Passata la fase 1, visto il diminuire del numero dei contagi da Coronavirus grazie al rispetto delle misure di chiusura disposte dal Governo, le maglie delle restrizioni hanno gradualmente iniziato ad allentarsi per accompagnare le persone al ritorno a una “nuova normalità”. Così, domani, lunedì 18 maggio, potranno riprendere diverse attività. Accanto alle attività commerciali come negozi di beni non di prima necessità, centri estetici, parrucchieri, mercati, è prevista anche la riapertura dei luoghi di culto. Seguendo procedure e accorgimenti specifici concordati con i tecnici del Governo e del Ministero dell’Interno, lunedì potranno riaprire le porte chiese, sinagoghe e altri luoghi di culto in tutta Italia.

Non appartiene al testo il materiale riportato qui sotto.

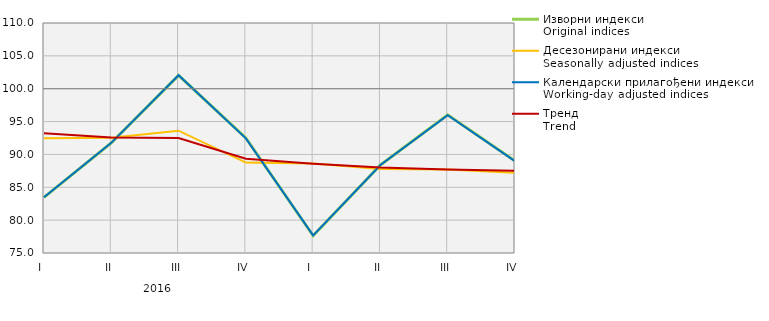
| Category | Изворни индекси
Original indices | Десезонирани индекси
Seasonally adjusted indices | Календарски прилагођени индекси
Working-day adjusted indices | Тренд
Trend |
|---|---|---|---|---|
| I  | 83.476 | 92.459 | 83.476 | 93.229 |
| II | 91.763 | 92.521 | 91.763 | 92.582 |
| III | 102.022 | 93.618 | 102.052 | 92.508 |
| IV | 92.509 | 88.759 | 92.449 | 89.353 |
| I  | 77.626 | 88.636 | 77.686 | 88.581 |
| II | 88.392 | 87.798 | 88.392 | 88 |
| III | 96.04 | 87.691 | 95.981 | 87.71 |
| IV | 89.014 | 87.207 | 88.964 | 87.497 |

Si tratta di una riapertura molto attesa da milioni di fedeli che hanno vissuto con grande difficoltà il lockdown. Per molti credenti, infatti, l’impossibilità di frequentare i luoghi di culto e partecipare alle celebrazioni ha acuito il senso di disagio e smarrimento. Molte persone, in ogni caso, hanno trovato proprio nella fede la forza per resistere alle restrizioni e la pazienza per sopportare una situazione sicuramente inaspettata.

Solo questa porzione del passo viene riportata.